Le silence des alliés
Le commissaire Kubilius n’a pas mâché ses mots. « Les Américains ne seront pas en mesure de fournir suffisamment de ces missiles pour les pays du Golfe, pour leur propre armée, et aussi pour l’Ukraine. La situation est vraiment critique. » Trois théâtres d’opérations. Un seul fabricant pour le PAC-3 : Lockheed Martin, dans son usine de Grand Prairie, au Texas. 620 missiles produits en 2025. La demande combinée dépasse les 2 000 par an. Le déficit est structurel, massif, et personne ne l’a vu venir — ou personne n’a voulu le voir.
Et pourtant, les signes étaient là depuis des années. Les experts en défense tiraient la sonnette d’alarme depuis 2023. Les stocks américains fondaient. Les alliés européens refusaient de céder leurs propres batteries Patriot. L’Allemagne a donné la sienne à contrecœur. Les Pays-Bas ont suivi. Mais l’Espagne, l’Italie, la Grèce — silence. Israël et les nations européennes sont désormais encore plus réticentes à transférer leurs stocks Patriot, vu l’instabilité régionale. Le cercle vicieux est parfait.

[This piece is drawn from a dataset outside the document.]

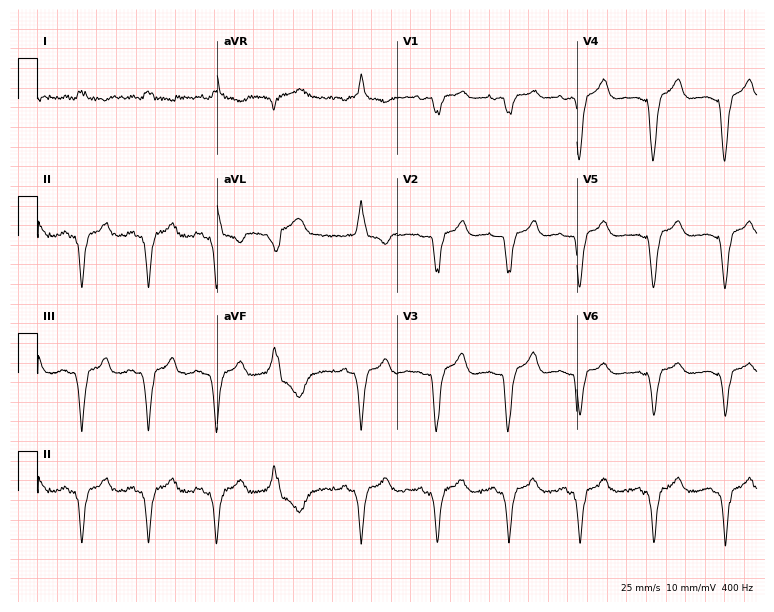
12-lead ECG from a female, 58 years old. No first-degree AV block, right bundle branch block (RBBB), left bundle branch block (LBBB), sinus bradycardia, atrial fibrillation (AF) or sinus tachycardia recorded for this tracing.

Le paradoxe Lockheed : quand l'offre ne suit plus la demande
620 missiles par an dans un monde qui en consomme 800 en trois jours
L’usine Lockheed Martin de Grand Prairie, au Texas, est la seule au monde à fabriquer des intercepteurs PAC-3 MSE. Une seule ligne de production. Un seul site. Pour alimenter les besoins de l’armée américaine, de l’Ukraine, des pays du Golfe, du Japon, de la Corée du Sud, de l’Allemagne, des Pays-Bas, de la Pologne. En 2025, cette usine a livré 620 unités — un record, en hausse de 20 pour cent par rapport à l’année précédente.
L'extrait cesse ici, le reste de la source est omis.